"Run right": Hatch on Gitmo

Published June 25, 2004 8:47PM (EDT)

On Monday, we learned that detainees in Guantanamo Bay, Cuba weren't as valuable as the Bush administration has maintained. Yet Utah Sen. Orrin Hatch still defends their legal limbo and hiding the details of their incarceration from the tax-paying public. The Salt Lake Tribune reports today: After returning from a trip to Cuba to witness the questioning of terrorist suspects at Guantanamo Bay Naval Base, Sen. Orrin Hatch said Democrats' unrelenting demands on the Bush administration to disclose more interrogation memos threaten U.S. soldiers."

"'I do not think we have to be transparent about everything around here,' the Utah Republican told the Senate on Wednesday night as he helped defeat a Democratic bill to subpoena the Department of Justice and White House in the Abu Ghraib prison torture investigation. 'Transparency hurts our young men and women, too. It subjects them to all kinds of ridiculous problems.'

"'Why is transparency important? Because it makes better law,' said Sen. Charles Schumer, D-N.Y. 'Time and time again throughout the over 200-year history of this republic, when things are done in secret, it leads to trouble.'

"The continuing wrangle over interrogation policy documents has prompted Democrats, led by Sen. Patrick Leahy of Vermont, to charge that while Hatch heads the committee responsible for overseeing the Department of Justice, he has emerged as its chief Senate apologist."

Case in point? "Hatch said he visited the Guantanamo prison camp a 'few weeks ago' and found well-fed inmates playing chess and checkers, exercising outdoors, a 'Quran in every cell as far as I could see' and arrows painted on the cell floors showing the direction of Mecca for the Islamic detainees to face when saying their prayers.

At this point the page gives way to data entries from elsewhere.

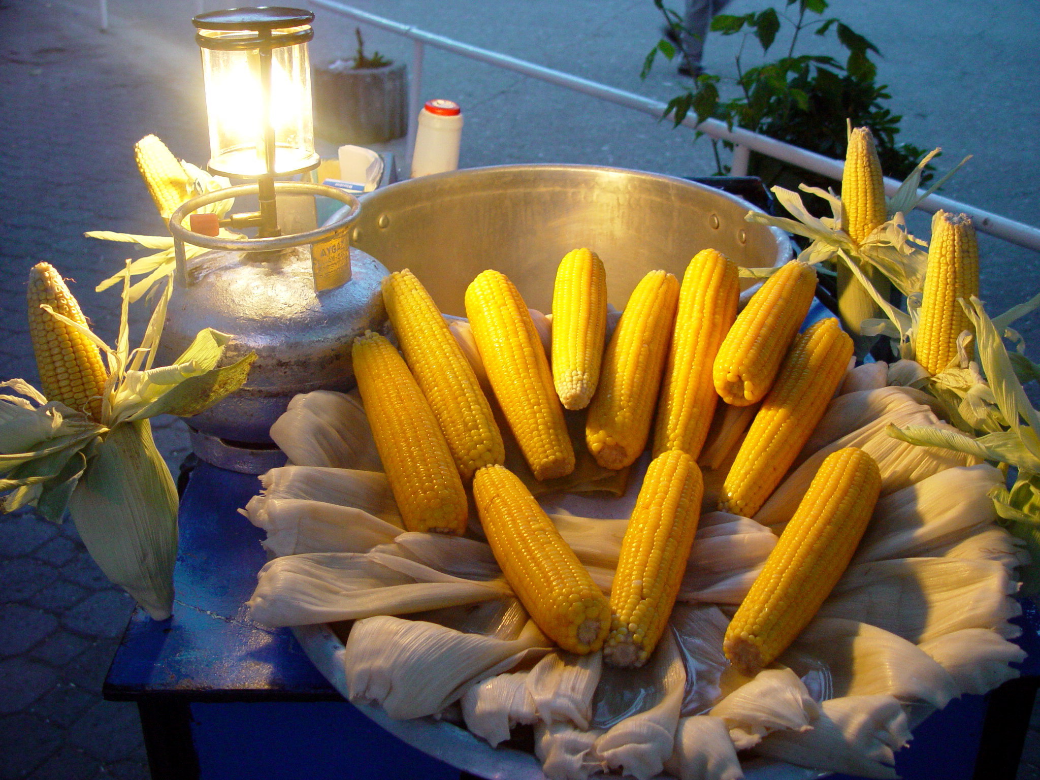 Istanbul Turkey
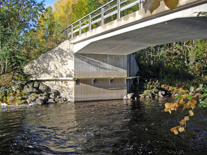 utterpassage i Gottne, Västernorrlands län
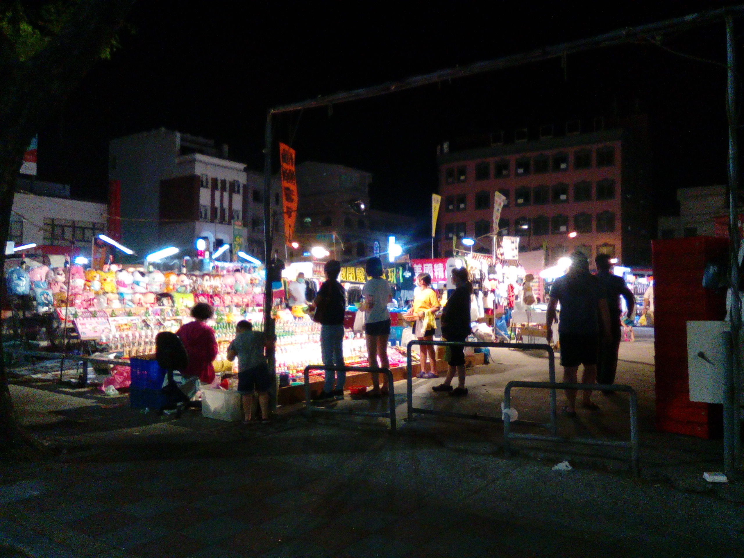 岡山夜市 位於省道台一線旁 岡山火車站斜對面 週五晚間營業
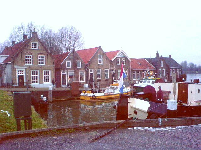 Puttershoek, gezicht op de haven.
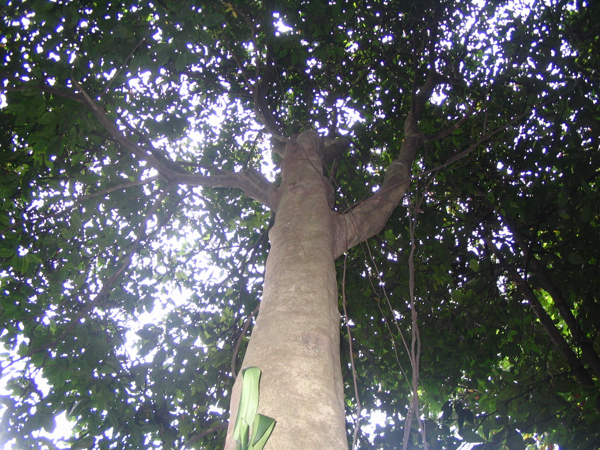 Archidendron bulbalinum - Bukit Nanas forest reserve Kuala Lumpur Malaisie
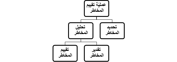 هذا المخطط يبين خطوات عملية تقييم المخاطر
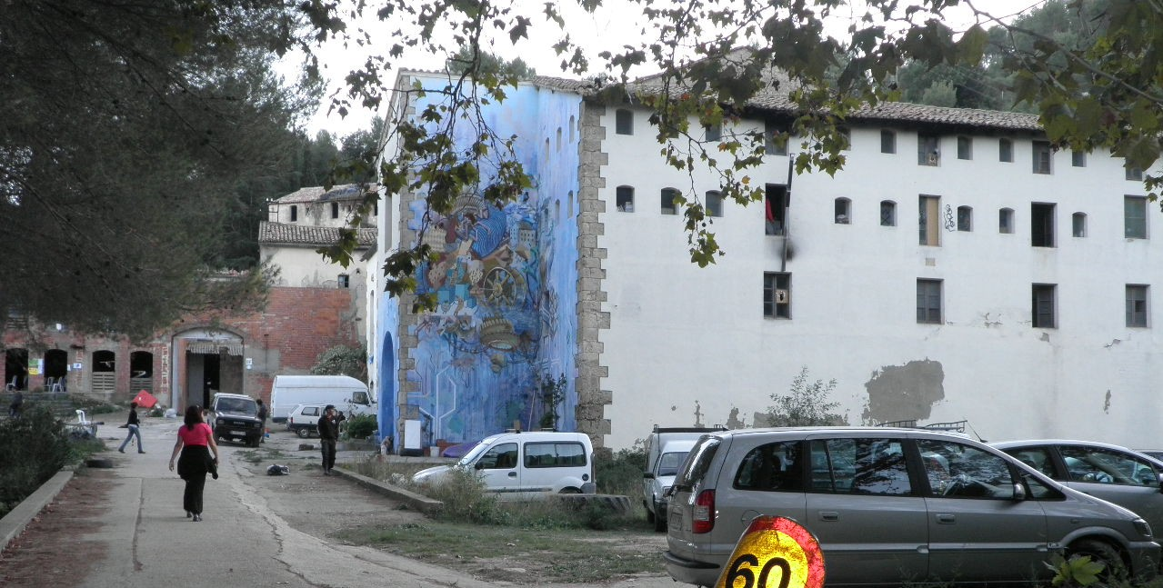 Vista de Ca la Fou (Colònia Industrial Postcapitalista a l'antiga colònia Marçal, Vallbona d'Anoia) des de l'accés pel camí. Octubre 2012.
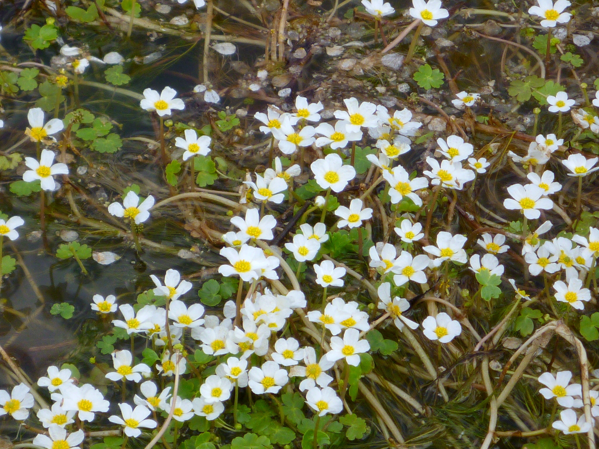 Ranunculus aquatilis. Río Séqua en Moinhos da Rocha (Freguesia de Santo Estevão, Tavira, Algarve, Portugal)

"He also witnessed two interrogations that he said were not staged for his benefit and they were "run right.' Although the suspected terrorists were 'very uncooperative,' Hatch said the interrogators used effective techniques that were 'not even close to torture to extract 'information that has saved our boys' and girls' lives.'" Given what we know now about the exaggerated value of and intelligence offered by the detainees at Gitmo, Hatch's statement makes one wonder if he is being naive or disingenuous.


By Stephen W. Stromberg

Stephen W. Stromberg is a former editorial fellow at Salon.